Clinton, during her years as secretary of state, was among the chief authors of this stupidly unnecessary state of affairs. What did she mean when she declared her vaunted “reset” in Washington’s relations with Moscow?

This has been clear to most Russians, if too few Americans, for some while. She meant a return to the pliancy characteristic of the Yeltsin years. She meant that Russians were welcome as a partner—a junior, inferior partner—so long as they accepted American primacy in world affairs, as Yeltsin had, and forwent any ambition to rediscover themselves and what might properly emerge from their own traditions.

When Vladimir Putin refused these conditions, the reset was off, the vituperative abuse, duplicity and betrayals on. In keeping, Clinton has since taken to calling Putin “Hitler” and has done much to urge this ridiculous paranoia on far too many of us.

We need a reset in Russian-American relations, all right—as in urgently, given the danger of conflict conjured of thin air but now as real as it gets. Anyone counting on Clinton to get this done must explain to all in the comment box.

Two, there is the Middle East, and previous columns have covered Clinton’s record sufficiently. Clinton is one among many in this case, but she exerted a major influence on Obama’s decision to mount a coup from the air in Libya and then attempt more or less the same in Syria. That makes two secular governments, however extensive their faults, in a region rather short of them. We should remind ourselves, when considering Clinton’s hostility to Iran, that it is the most democratic nation in the region by magnitudes.

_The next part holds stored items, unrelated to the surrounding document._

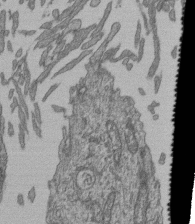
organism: Human
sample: Retinal organoid Rod and Cone cells
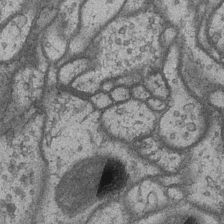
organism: Drosophila
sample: Optic medulla
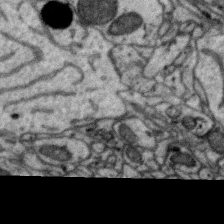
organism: Zebra finch
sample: Brain
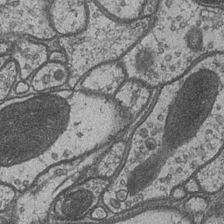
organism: Drosophila
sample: Optic medulla
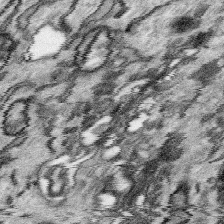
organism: Human
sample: HeLa cells
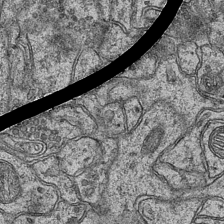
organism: Mouse
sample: CA1 Hippocampus
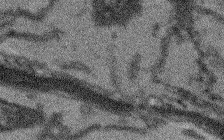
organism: Arabidopsis thaliana
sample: Root tip
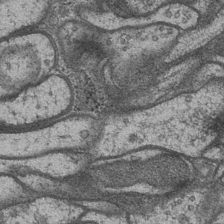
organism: Drosophila
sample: Optic medulla
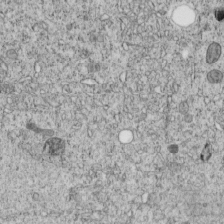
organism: C. elegans
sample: C. elegans embryo early stage
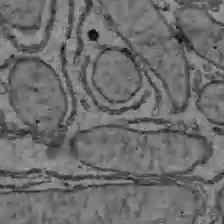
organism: C57BL Mouse
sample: Liver
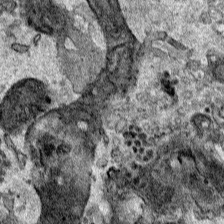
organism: Human
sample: Mitochondria in HCT116 cells
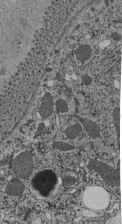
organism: C. elegans
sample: C. elegans pharynx
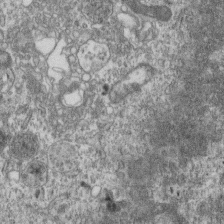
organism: Mouse
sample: Centriole in ependymal cells
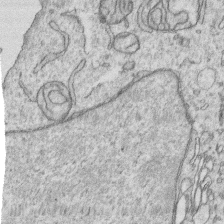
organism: Human
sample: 1205lu cells
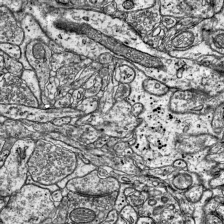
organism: Mouse
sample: Visual Cortex
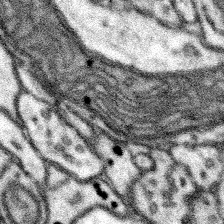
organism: Mouse
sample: Somatosensory cortex neuropil
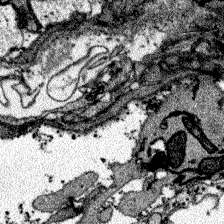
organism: Zebrafish
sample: Larval olfactory bulb
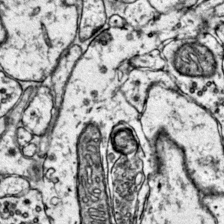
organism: Mouse
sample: Primary visual cortex
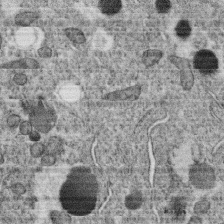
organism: C. elegans
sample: C. elegans oocyte; sperm cells
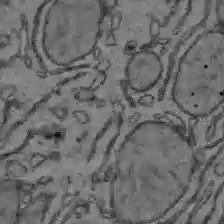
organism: C57BL Mouse
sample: Liver
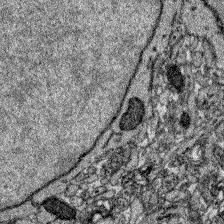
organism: Zebrafish
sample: Larval olfactory bulb
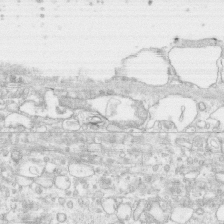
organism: Human
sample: CRL-1474
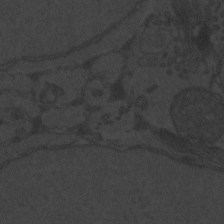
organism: Zebrafish
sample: Macrophage infected with Toxoplasma gondii
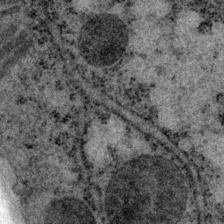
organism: P. pacificus
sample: Pharynx
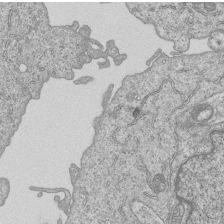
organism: Human
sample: MDA-MB-231 cells
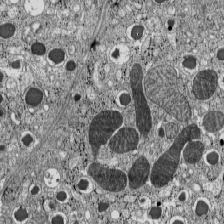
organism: C57BL Mouse
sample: Pancreatic islet
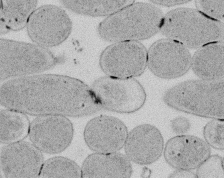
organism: E. coli
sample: Bacterial nucleoid
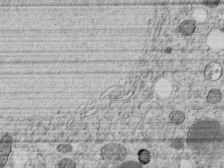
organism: C. elegans
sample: C. elegans embryo early stage
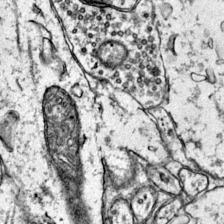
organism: Mouse
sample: Primary visual cortex

President and Commander-in-Chief HRC with a hand directly on Washington’s Middle East policy? Opposing this is what I mean by “urgent,” too.

Finally, there is Clinton’s position on trade. She is all over the place on this question, but before going any further, a clarification. Free trade and the various trade agreements Clinton has supported over the years are not the same thing. To oppose the latter is not to oppose the former.

Free trade as structured in the interest of whom is the question we need to ask. In the Clinton case, free trade agreements are the instrument by which Washington extends its global domination on the economic side. This takes the form of the neoliberal order, an order that cannot tolerate exceptions. Every time Clinton (or anyone else in Washington, to be fair) bobs and weaves on trade questions, look for the neoliberal within.

Dan Kaufman, a labor writer in Wisconsin, published an excellent opinion piece on the trade question and Clinton’s positions—many and varied—in Sunday’s New York Times. It turns out that her recent opposition to the Trans-Pacific Partnership, after hailing it as “the gold standard” for FTAs, is only one instance of duplicity among many.

My favorite concerns the FTA signed with Colombia in 2011, when Clinton was secretary of state. “I will do everything I can to urge the Congress to reject the Colombia agreement,” Clinton promised a gathering of communications workers at the time. In the releases of Clinton’s emails last year, we learned that she was simultaneously lobbying hard among members of Congress to get the pact passed—assuring them, among other things, that the rights of Colombian workers would equal or exceed those of U.S. workers.

Kaufman concludes this pithy passage thus: “According to Escuela Nacional Sindical, a Colombian labor rights group, 105 union activists have been assassinated since the agreement passed.” This is more than 20 a year on average, which computes to nearly a couple of murders a month.

With the TPP now pending—along with a similar accord across the Atlantic—what happens in the trade sphere during the next presidency will hit home very squarely in many American households. Once again, urgency. Wouldn’t those posing the questions noted at the start of this column like to see someone more given to principle than deceit address the issues certain to arise?

As to the question of who would be the best candidate, we are all free to do as we choose. As we do we define who we are. Forget about labels—Democrat, socialist, democratic socialist, socialist feminist. These mean nothing. Our choices make us, and we must all be prepared to take responsibility for our choices and what we make ourselves when we make them.